Masa kegelapan dan keterkungkungan Barat di tangan Gereja juga tak luput dari perhatian Hasan Hanafi. Upaya dogmatisasi dan monopoli gereja, selama beberapa abad tersebut (1-8 M), telah melahirkan gelombang sekularisme yang kemudian menjadi watak masyarakat Barat. Sebagai suatu reaksi, kesadaran teologis dari yang semula berpusat pada Tuhan, berubah menjadi pada manusia. Dunia bukan untuk Tuhan, yang kemudian membelenggu manusia. Tetapi Tuhan ada, dicipta, untuk kebebasan manusia. Gerakan protestan lahir, bersamaan dengan filsuf-filsuf Renaisains (Abad 9-14). Membentuk kesadaran manusia bebas, berpikir, berdaulat, berswa-ada, semata untuk eksistensinya. Keberlangsungan dunia hanya untuk manusia. Renaisains kemudian hadir menjadi babak baru Barat, membuka dunia baru bernama modernitas.

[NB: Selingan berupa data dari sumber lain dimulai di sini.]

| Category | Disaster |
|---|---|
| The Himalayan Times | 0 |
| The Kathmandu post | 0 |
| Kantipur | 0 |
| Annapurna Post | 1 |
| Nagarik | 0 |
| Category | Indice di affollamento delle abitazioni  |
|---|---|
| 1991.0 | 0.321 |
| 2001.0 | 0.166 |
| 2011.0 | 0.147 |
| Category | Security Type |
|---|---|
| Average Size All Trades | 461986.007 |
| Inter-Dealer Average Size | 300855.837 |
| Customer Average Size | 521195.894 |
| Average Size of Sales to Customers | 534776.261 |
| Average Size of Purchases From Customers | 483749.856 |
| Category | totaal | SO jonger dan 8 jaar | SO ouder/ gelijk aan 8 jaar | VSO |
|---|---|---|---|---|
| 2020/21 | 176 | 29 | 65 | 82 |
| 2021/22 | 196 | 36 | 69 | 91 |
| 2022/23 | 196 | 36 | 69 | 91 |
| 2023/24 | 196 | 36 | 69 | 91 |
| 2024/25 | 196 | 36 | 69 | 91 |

Bagi saya dalam buku itu, tulisan Hasan Hanafi memiliki ciri khas. Uraian yang mengalir, beserta pemakaian diksi dan kalimat yang semi-persuasif. Seolah-olah membawa suatu daya pergerakan (ala-kiri), yang membuat jiwa pembaca tergerakkan, merasa tidak tinggal diam pada suatu problem. Ia memakai kalimat “kita”, “aku” untuk menjangkau kesadaran yang luas, pada identitas keislaman kita, sekali lagi sebagai keaslian. Akan tetapi, pada penggunaan majas yang terlalu sering, saya merasa terganggu apabila majas tersebut tidak cocok, tetapi tetap dipakai. Seperti menurut dia, Barat mengambil dari Yunani suatu asas rohani, dan dari Romawi asas Jasmani. Dan hal itu sering ia ulang-ulang di berbagai pembahasan.

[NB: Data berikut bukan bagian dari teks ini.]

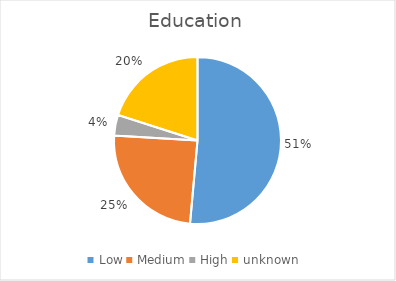
| Category | Education |
|---|---|
| Low | 0.514 |
| Medium | 0.245 |
| High | 0.04 |
| unknown | 0.201 |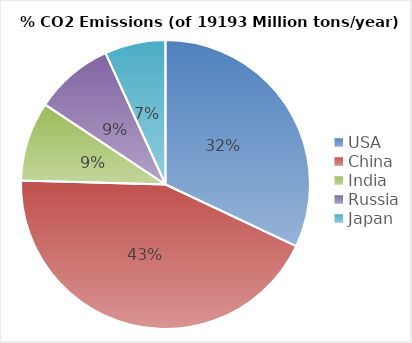
| Category | Millions of Tons of CO2 |
|---|---|
| USA | 6144.851 |
| China | 8332.516 |
| India | 1707.459 |
| Russia | 1700.199 |
| Japan | 1308.396 |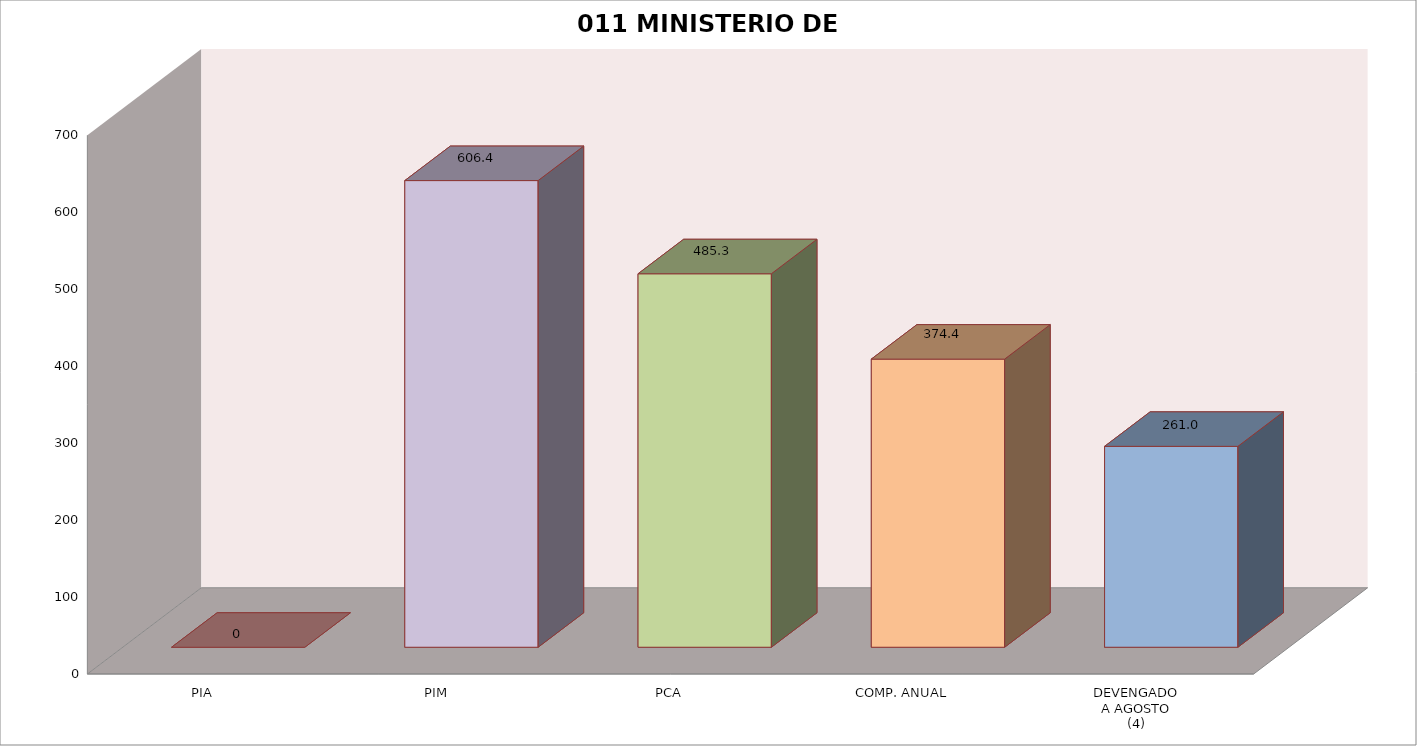
| Category | 011 MINISTERIO DE SALUD |
|---|---|
| PIA | 0 |
| PIM | 606.36 |
| PCA | 485.267 |
| COMP. ANUAL | 374.358 |
| DEVENGADO
A AGOSTO
(4) | 261.03 |

Sementara dalam kerangka epistemologis dan metodologis, muatan oksidentalisme dalam buku ini sepenuhnya belum utuh. Sesekali masih mencoba memaksakan suatu pembacaan, dan pada beberapa pembahasan terdapat kontradiksi logika. Seperti, di satu sisi ia ingin mengajarkan kita untuk mencurigai Barat dan westernisasi, tetapi di sisi lain juga mengajak kita tidak antipati pada Barat. Suatu upaya menengahi dalam keadaan terengah-engah, bahkan bisa jadi pincang sebelah. Dari sini saya ingin mengajukan suatu pertanyaan, Barat manakah yang tepat untuk kita musuhi, dan Barat seperti apa yang bisa kita jadikan guru?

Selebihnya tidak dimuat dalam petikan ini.